TASK REQUIREMENTS = Exclude the pictures and reproduce the remaining data exactly as written.

------ INFORMATION SUPPLIED

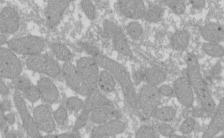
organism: Xenopus
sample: Cilia; centrioles in frog embryo cells
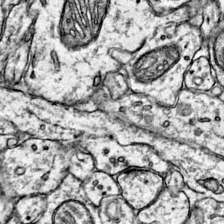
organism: Mouse
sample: Primary visual cortex
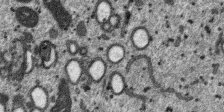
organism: Human
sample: Lung epithelial cells infected with SARS-CoV-2
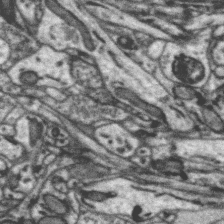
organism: Zebra finch
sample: Brain
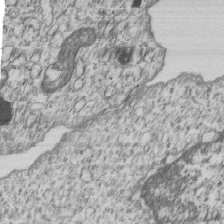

------------

RESULT =
organism: Xenopus
sample: Cilia; centrioles in frog embryo cells
organism: Mouse
sample: Primary visual cortex
organism: Human
sample: Lung epithelial cells infected with SARS-CoV-2
organism: Zebra finch
sample: Brain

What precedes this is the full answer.